Francesca, con el aire taciturno, movió la cabeza desolada. Lentamente se movió unos pasos para recoger los vestidos y la ropa interior tirada por el suelo. Los volvió a poner ordenados sobre los apoyabrazos del sofá. Luca, mientras tanto, hablaba en voz baja con Daniele y de vez en cuando señalaba con la mirada el cuarto de baño. A Francesca no se le escapó este detalle y abrió la puerta. Luca no tuvo tiempo para impedírselo y un grito acompañó su descubrimiento. Sobre el gran espejo había una frase escrita con pintalabios rojo: ¡Muere!
Luca y Daniele fueron junto a ella. También Daniele leyó aquella frase intimidatoria y luego volvieron a mirarse desconcertados.
–¿Pero por qué te la tienen jurada? –dejó escapar Daniele.
–¡Ojalá lo supiese! –respondió Francesca con desesperación.
También a Giusy le informaron sobre lo que le había ocurrido a Francesca y tanto había insistido que consiguió que la muchacha se mudase a su casa, justo encima del bar. Luca le había dado a entender con claridad a Francesca que no debía volver a vivir en aquella casa, sobre todo sola, al menos hasta que el misterio se aclarase.

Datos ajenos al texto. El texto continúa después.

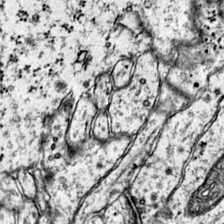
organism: Mouse
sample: Primary visual cortex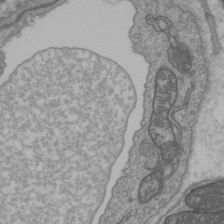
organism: C57BL Mouse
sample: Heart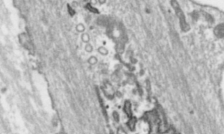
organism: Toxoplasma gondii
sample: Parasites in a vacuole inside a host cell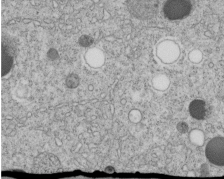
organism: C. elegans
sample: C. elegans embryo early stage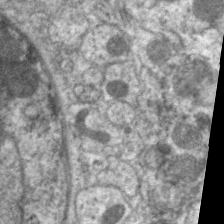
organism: C. elegans
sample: Pharynx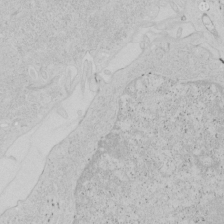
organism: Human
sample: Mitochondria in HCT116 cells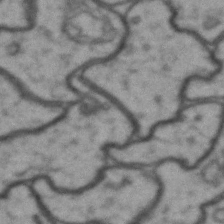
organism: Drosophila
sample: Brain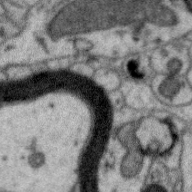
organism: Zebra finch
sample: Brain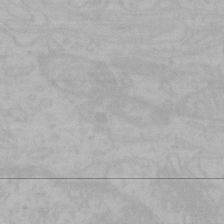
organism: Mouse
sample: Choroid plexus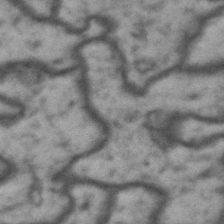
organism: Drosophila
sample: Brain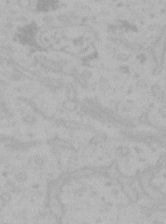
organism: Mouse
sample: Choroid plexus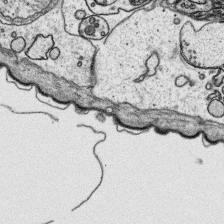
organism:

–¿No sería mejor en mi casa? Dos mujeres solas… –se arriesgó a decir Daniele.
–La casa de Giusy está en la plaza, un lugar muy céntrico, me deja bastante tranquilo y además mandaré todas las noches un coche patrulla para hacer un reconocimiento.
–Quizás nos estamos preocupando demasiado, quizás es sólo una coincidencia –intentó desdramatizar Daniele.

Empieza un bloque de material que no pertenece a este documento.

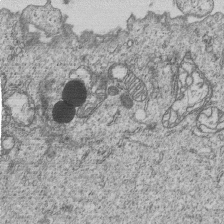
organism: Human
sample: MDA-MB-231 cells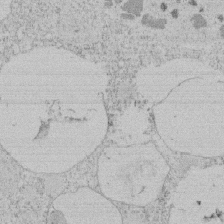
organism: Tetrahymena

Luca le lanzó una mirada bastante elocuente y el chico se sintió obligado a justificarse:
–Bueno, lo decía, por decir…
El teléfono móvil de Francesca sonó dentro del bolso, lo localizó en el bolsillo central y respondió a la llamada que provenía del padre. Estuvo tentada de contarle lo que había ocurrido pero luego se lo pensó mejor. No quería preocuparle todavía más y sobre todo no quería que la obligase a volver a Como. Para hablar más libremente salió a la plaza y se mezcló con las personas que iban y venían con la prisa mañanera.

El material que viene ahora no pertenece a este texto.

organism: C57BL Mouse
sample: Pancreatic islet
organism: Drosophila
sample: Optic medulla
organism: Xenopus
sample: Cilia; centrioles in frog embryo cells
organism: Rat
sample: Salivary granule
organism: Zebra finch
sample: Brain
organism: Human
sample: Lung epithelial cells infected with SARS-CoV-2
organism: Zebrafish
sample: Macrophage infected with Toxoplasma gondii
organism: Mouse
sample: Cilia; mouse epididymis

–¿Y bien, ya lo has pensado? ¿Vuelves a Como?
–Todavía no, papá, ¡ten paciencia, por favor! –respondió Francesca con un bufido.
De repente las campanas comenzaron a tocar los repiques de las nueve y Francesca se sobresaltó debido a aquel ruido ensordecedor. Ya no conseguía escuchar la voz de su padre y se dio cuenta de que la línea se había caído. Esperó que las campanas parasen y estaba a punto de marcar el número cuando el teléfono móvil sonó otra vez.
–Francesca, ¿me oyes?
–Ahora sí… ¿Pero tú realmente estás en Lione para la muestra, papá?
–Pues claro, cariño. ¿Dónde quieres que esté? Debía hablar primero con unos revendedores de la zona antes de la muestra y por eso decidí pararme aquí unos días.
–¿Te hospedas donde Claude?
–No, he preferido una pequeña casa rural fuera de la ciudad. Hay más calma.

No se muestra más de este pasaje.